* GOAL OF THE EXERCISE: Beginning with the line that contains "Der Brunnen auf", reproduce the remaining lines of the material exactly, up to and including the last one, but no pictures.

* DATA SHOWN:
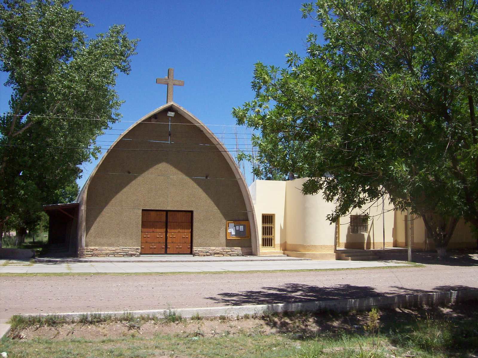 Frente de la Iglesia Parroquial San Francisco de Asis en Real del Padre
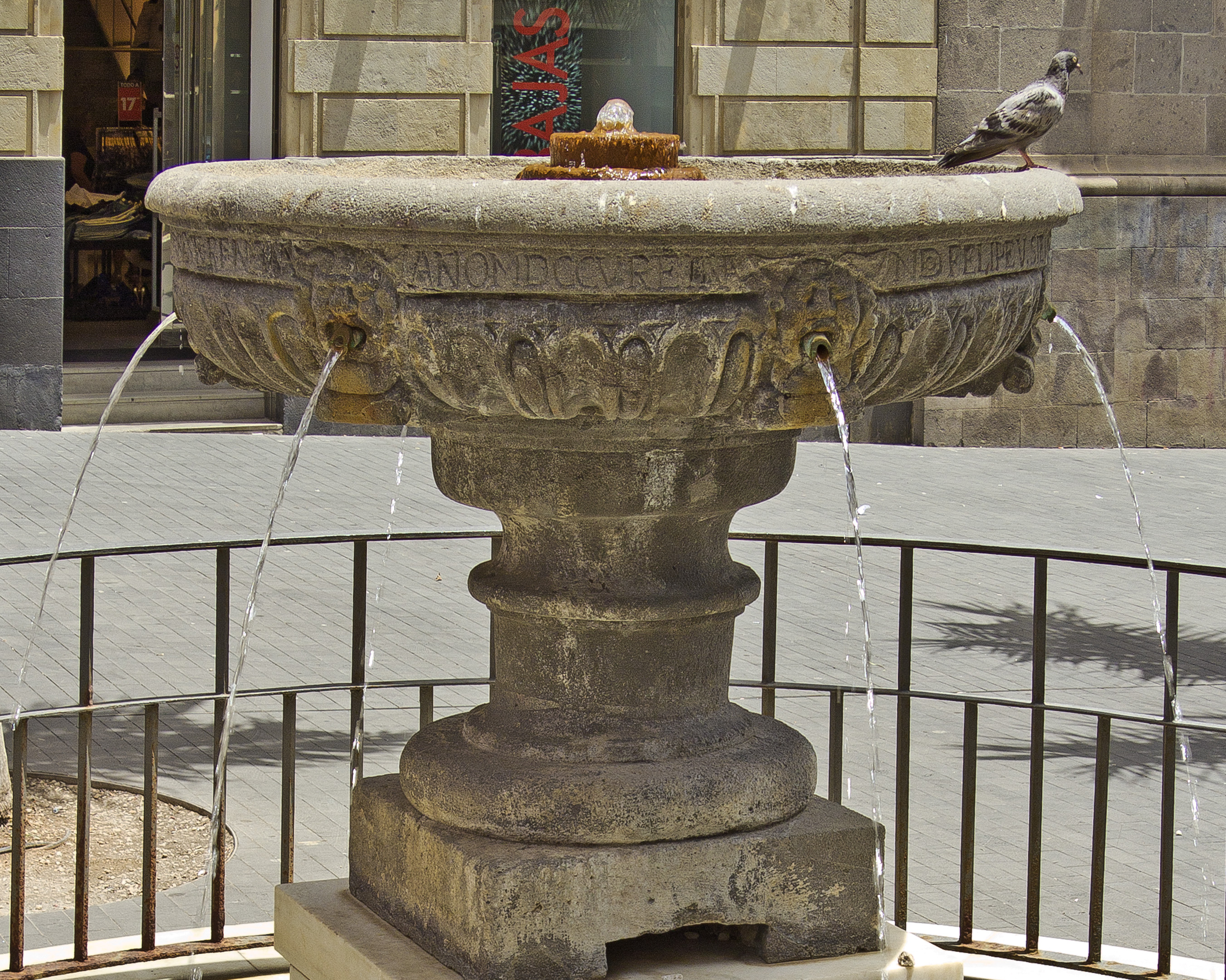 Der Brunnen auf der Plaza de la Candelaria in Santa Cruz de Tenerife ist aus örtlichem Vulkanstein hergestellt. Er ist Teil einer früher größeren Anlage zur Trinkwasserversorgung aus dem Jahr 1706.
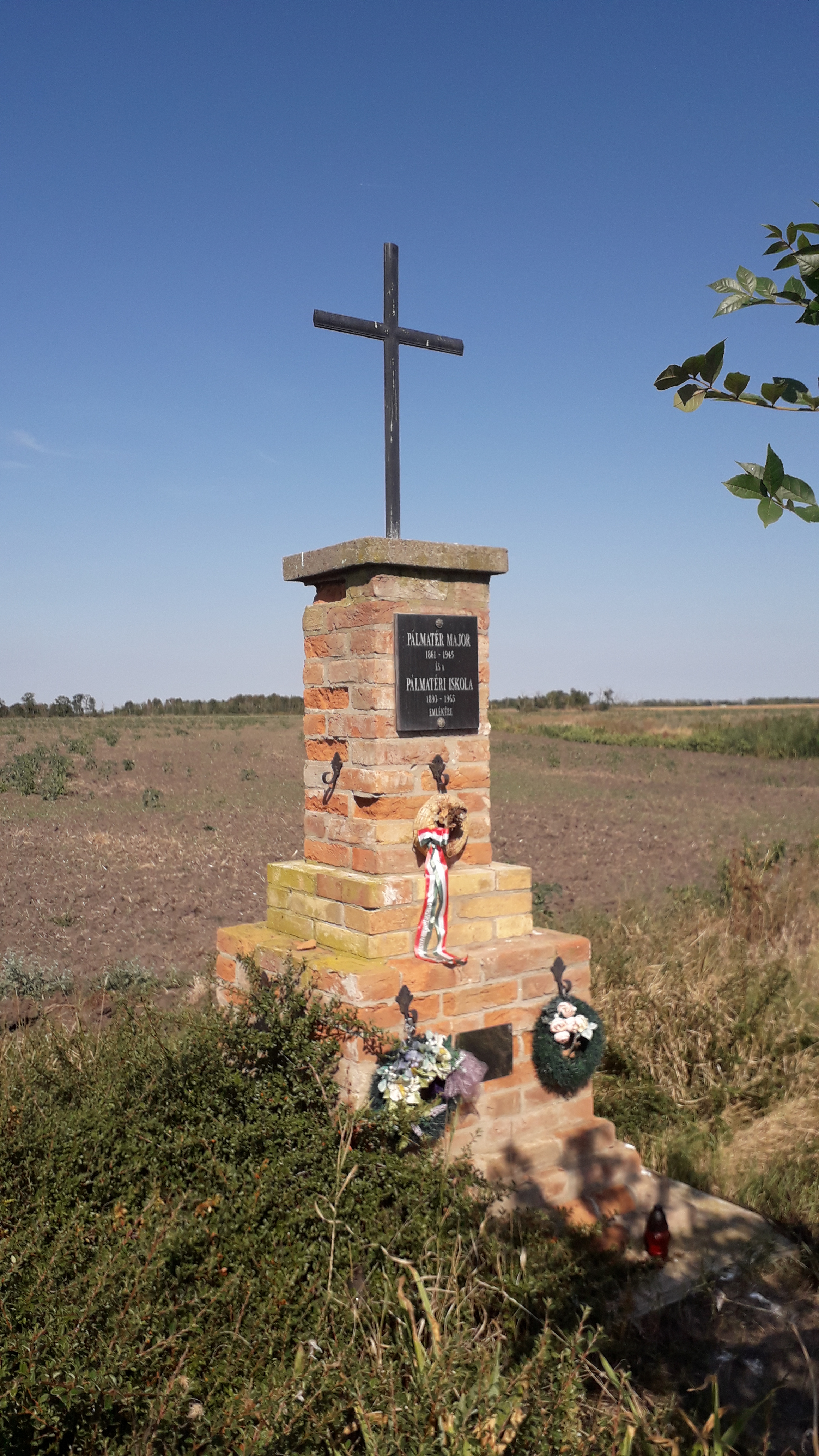 Pálmatér major és a pálmatéri iskola emlékműve
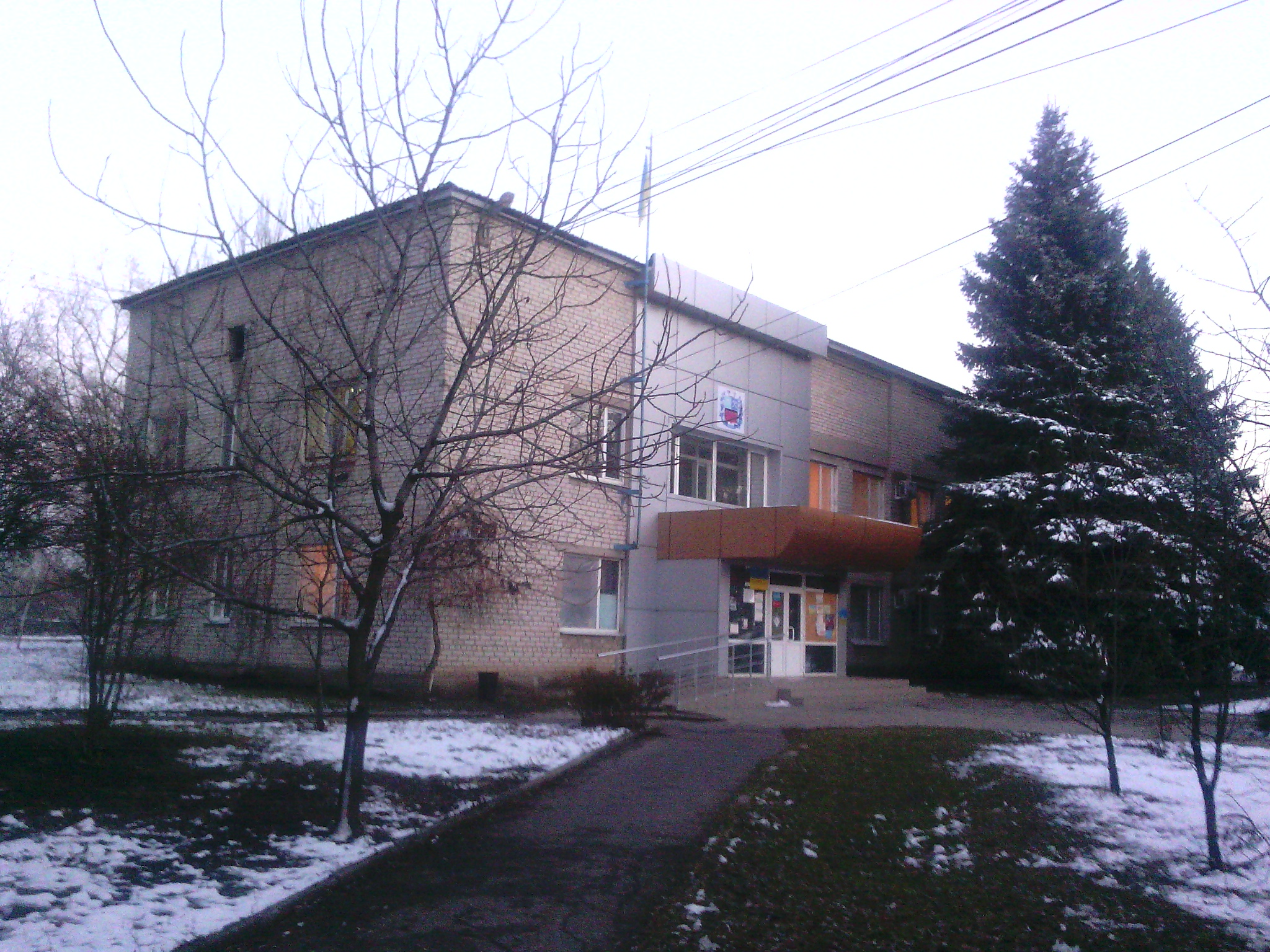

* SOLUTION FOR THIS TASK:
 Der Brunnen auf der Plaza de la Candelaria in Santa Cruz de Tenerife ist aus örtlichem Vulkanstein hergestellt. Er ist Teil einer früher größeren Anlage zur Trinkwasserversorgung aus dem Jahr 1706.
 Pálmatér major és a pálmatéri iskola emlékműve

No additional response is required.